The characteristics of the surfaces led us to examine whether they can be meaningfully decomposed. We applied the GMM, suggesting the use of 2D Gaussians as building blocks approximating the curvature and torsion surfaces of a movement. These 2D Gaussians provided a mathematically quantified representation whose hilly shapes fitted well to the topographic characteristic of the surface. We thus have demonstrated a meaningful representation for octopus arm movements and a method GMM for decomposing the movements into well-defined building blocks (2D Gaussians) allowing us to further examine them as possible kinematic units. We have also applied an alternative method which decomposes a surface to its fundamental surfaces by analyzing the principal curvature values at each point on the surface. These parameters allow defining eight fundamental surfaces (e.g., peak, pit, ridge) that correspond to the topography of a surface (Yilmaz and Shah, 2005). Interestingly, we found the results extracted by this method to be very similar to those achieved using the GMM—the positions of the peak fundamental surfaces were highly correlated with the mean values of the positions derived using the 2D Gaussians.
Intuitively, being able to represent the arm by a 2D curvature Gaussian corresponds to the propagation of a bend point along a defined section of the arm and during a defined time interval. All the kinematic properties—the affected section of the arm, the time interval, the maximal curvature value and the velocity of propagation—are simply defined by the center location of the Gaussian, by its covariance matrix and by the weight assigned to this Gaussian. By clustering Gaussians with similar characteristics, we were able to characterize each cluster by its centroid and use the Gaussian representing the entire cluster as a stereotypical kinematic unit. We obtained a set of such curvature and torsion units for each of the pre-extension and extension movement groups. Curvature and torsion units were then combined to simulate new movements in 3D space and to examine whether the entire observed repertoire of complex 3D octopus arm behaviors can be spanned using the derived basic set of kinematic units. We found that patterns of weighted combinations of the kinematic units can be clustered into prototypes of movements in the pre-extension and extension phases, allowing classification of the movements into sub-groups.
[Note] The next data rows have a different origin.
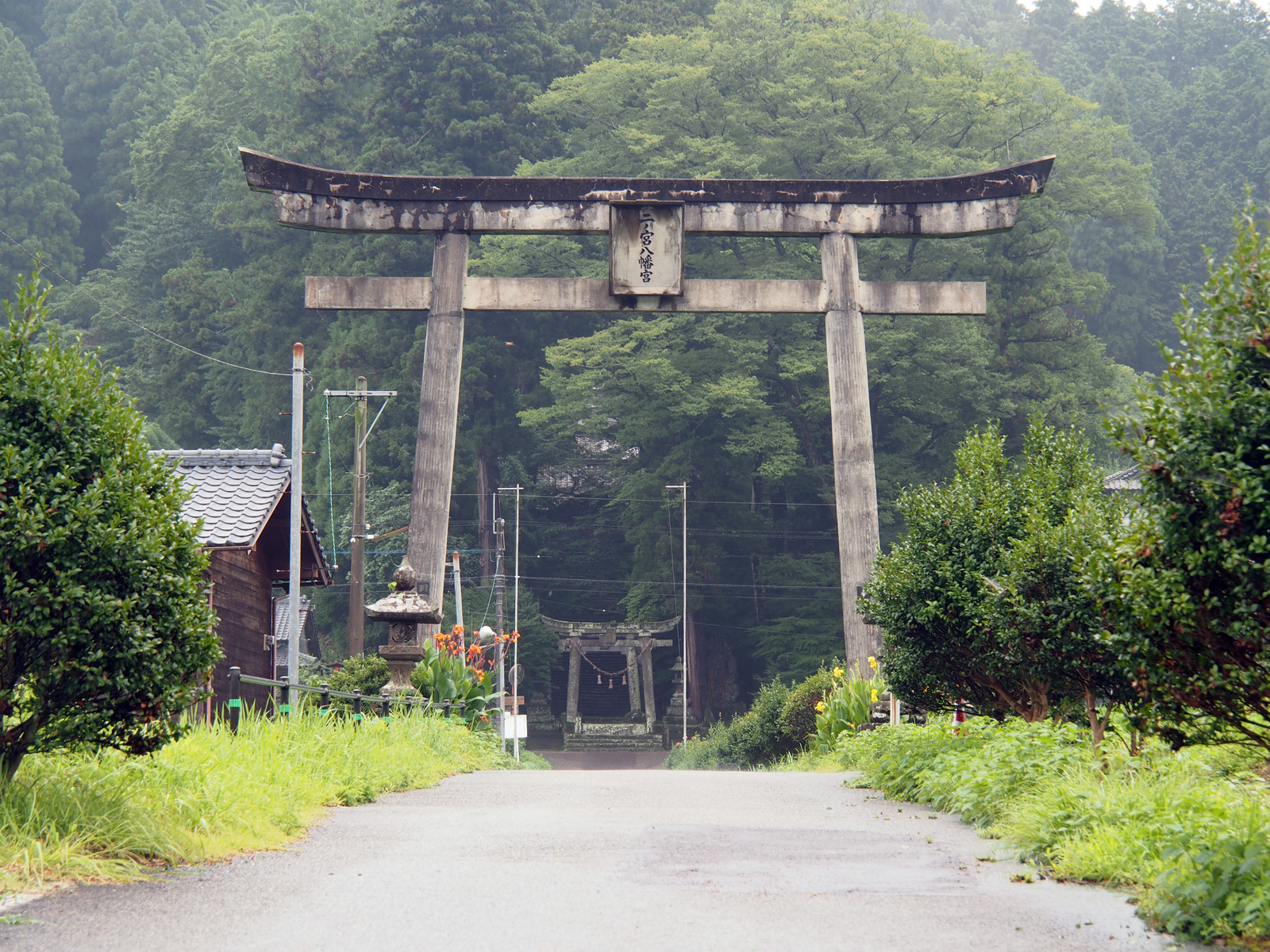 緒方三社二の宮鳥居（大分県豊後大野市）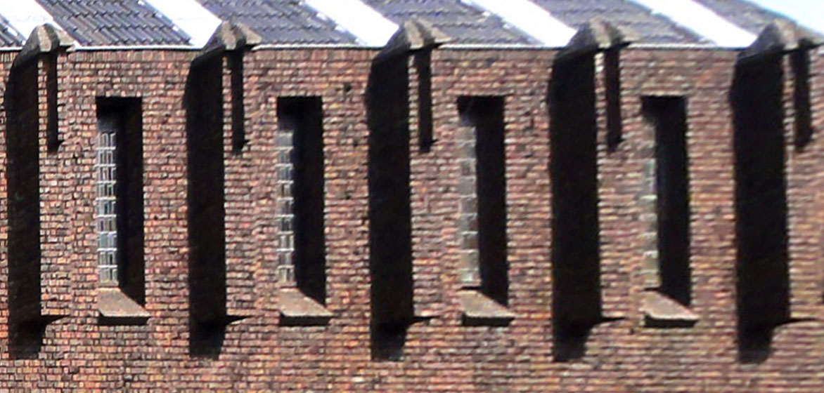 Gereformeerde kerk in Appingedam, detail van de westmuur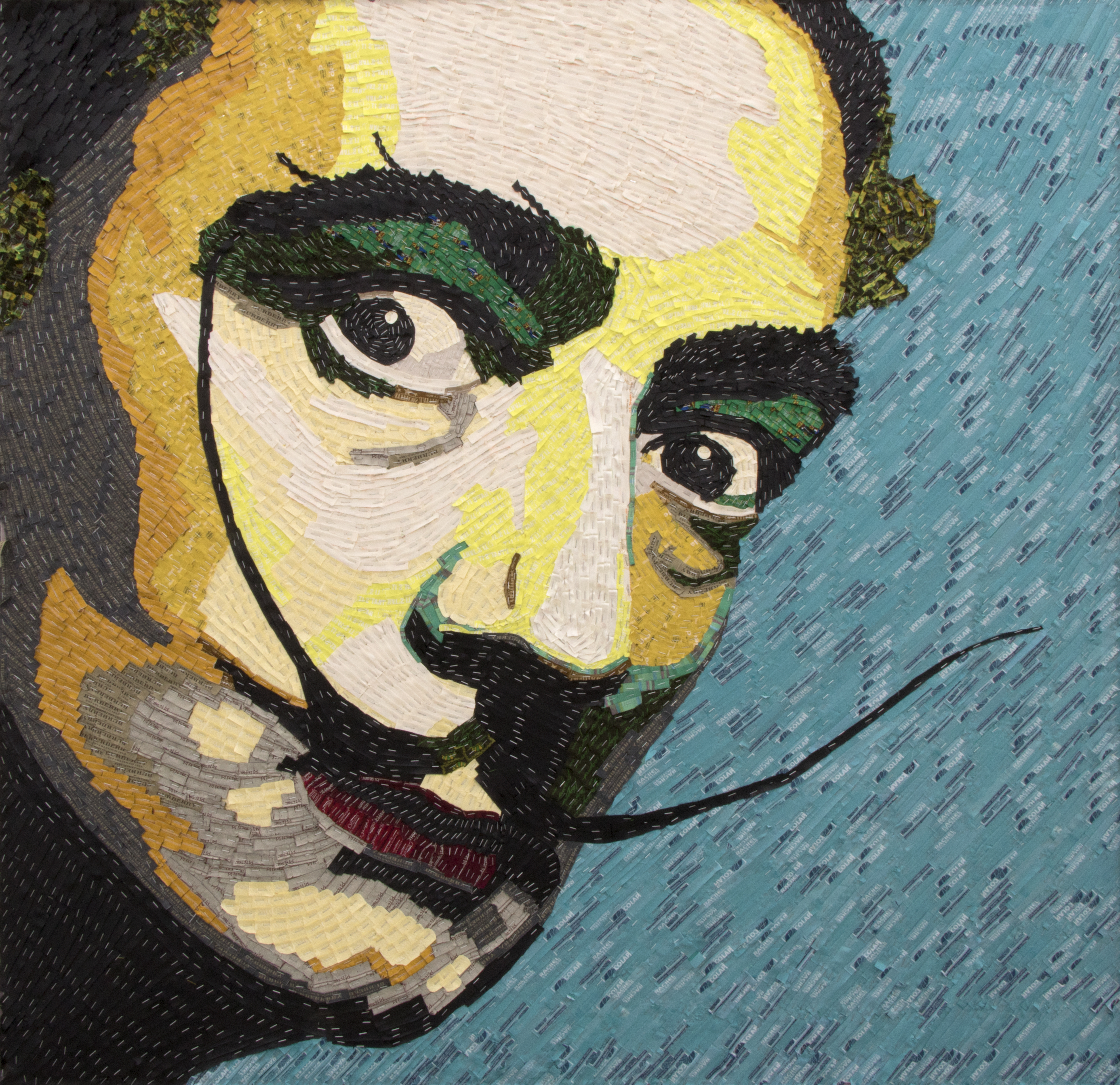 Retrato de salvador dalí hecho con etiquetal textiles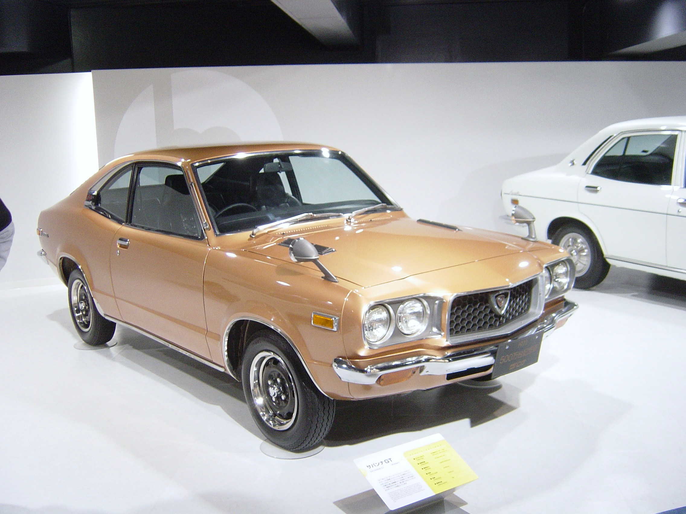 Mazda RX7 1st generation(マツダ・サバンナ、Mazda Mazda RX-3),Mazda Museum.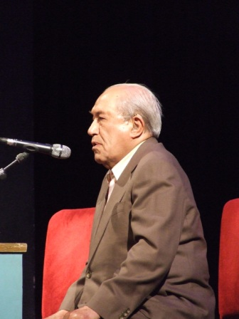 Ahmad Ebrahimi-khanande-احمد ابراهیمی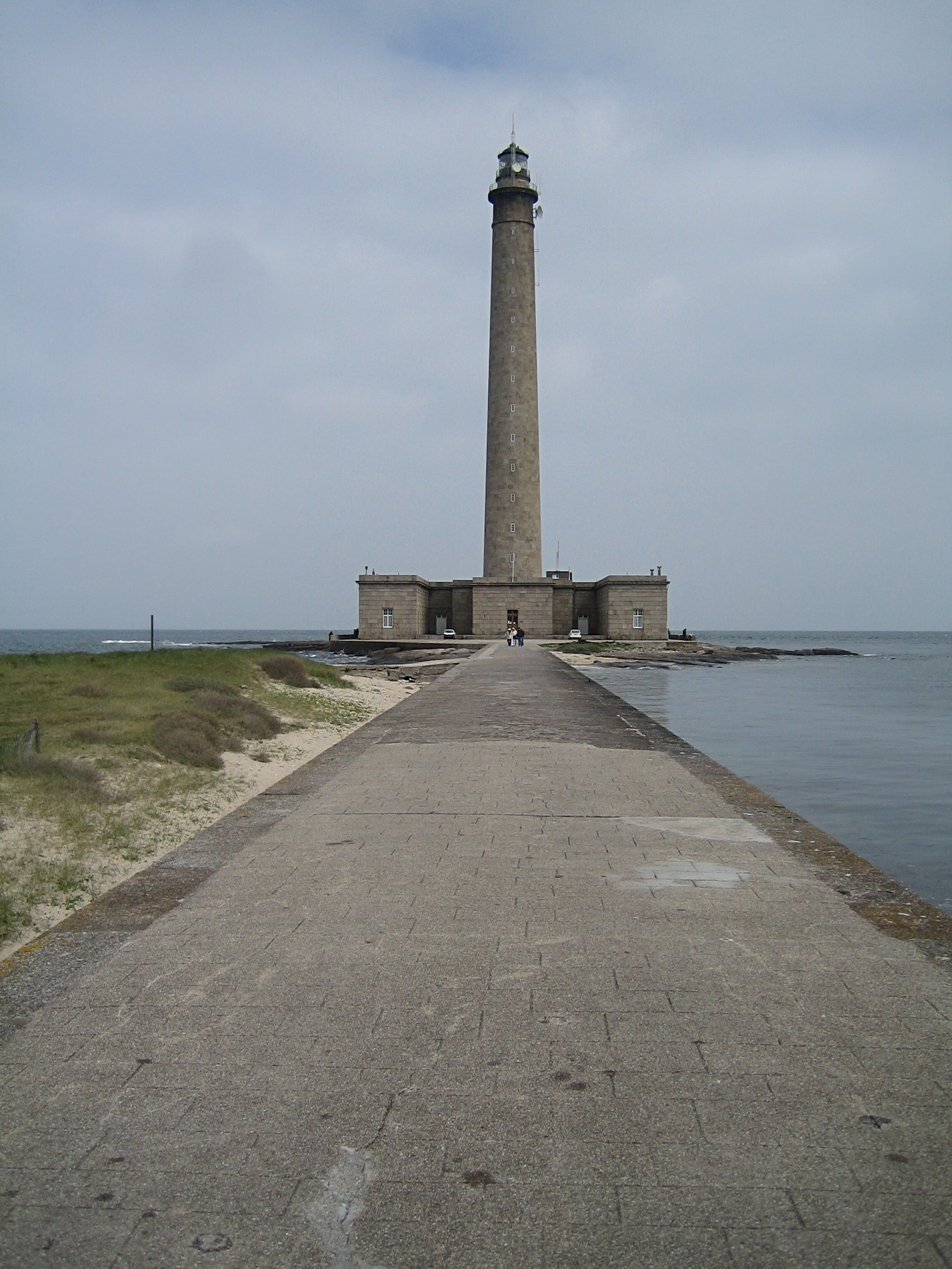 Phare de Gatteville (Cotentin, France, near Cherbourg)

The combinations of kinematic units which define the prototypes needs further investigation to reveal the principles underlying the execution of the different arm movements. Sumbre et al. (2001) have suggested that a relation between kinematic features and basic motor programs (embedded within the neural circuitry of the arm itself) greatly simplify the motor control of the octopus arm. In addition, a simple command producing a wave of muscle activation in a dynamic model was sufficient to replicate the kinematic characteristics of natural reaching movements (Yekutieli et al., 2005a). Specifically, it was found that natural extension movements can be generated by a dynamic model, in which a simple propagating neural activation signal is sent to contract muscles along the arm. In the model, the control of only two parameters fully specified the extension movement: the amplitude of the activation signal and the activation travelling time, such that different levels of activations can result in desired kinematics (Yekutieli et al., 2005b). We suggest that values of these two control parameters can be associated with the characteristics of the kinematic units extracted here. That is, the weight, shape, orientation, and size of a Gaussians can be related to the amplitude of the activation signal and the activation travelling time.
The relation between the kinematic units to the biomechanics of the octopus arm has to be examined (Feinstein et al., 2011). The arm morphology points to the dorsal group of the longitudinal muscles being much thicker than the ventral group, and both groups differ from the lateral groups. This anisotropy suggests that while bending movements to the left and right directions might be similar, this is not the case when comparing between upward, downward and sideward directions. The oblique muscles are composed of three pairs of helical bands, such that the handedness of the helix of one member of the pair is opposite to that of the other member of the same pair (Kier and Stella, 2007). This isotropy with respect to the arm axis supports that torsion toward the two different directions is applied in a similar manner.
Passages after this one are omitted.